On 9/18/2021 12:26 PM, Chuck Lever wrote:
This is a buffer to be left persistently registered while a
connection is up. Connection tear-down will automatically DMA-unmap,
invalidate, and dereg the MR. A persistently registered buffer has
no-cost to provide, and it can never be elided into the RDMA segment
that backs the data payload.

I'm confused by this last sentence. Why is "no-cost" important?
And, "elided" means to omit, so the word "into" is unexpected.

Why not just say it's a small preregistered buffer of zero bytes,
to be used when padding is required for rpc's on this connection?

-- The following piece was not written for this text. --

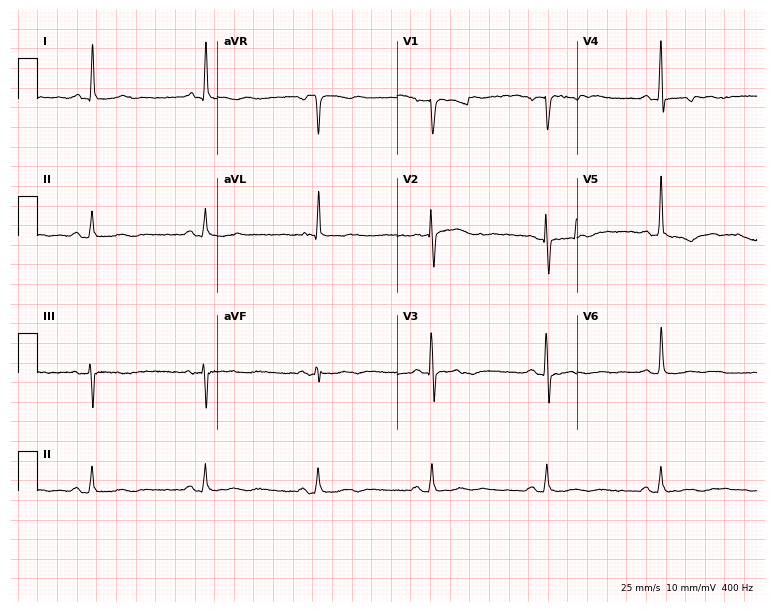
ECG — a 67-year-old man. Screened for six findings — first-degree AV block, right bundle branch block (RBBB), left bundle branch block (LBBB), sinus bradycardia, atrial fibrillation (AF), sinus tachycardia — none is recorded.

I do have one additional question below.

Fix otherwise looks good, you can add my R-B
Reviewed-By: Tom Talpey <tom@xxxxxxxxxx>



An RPC that provisions a Write chunk with a non-aligned length now
uses this MR rather than the tail buffer of the RPC's rq_rcv_buf.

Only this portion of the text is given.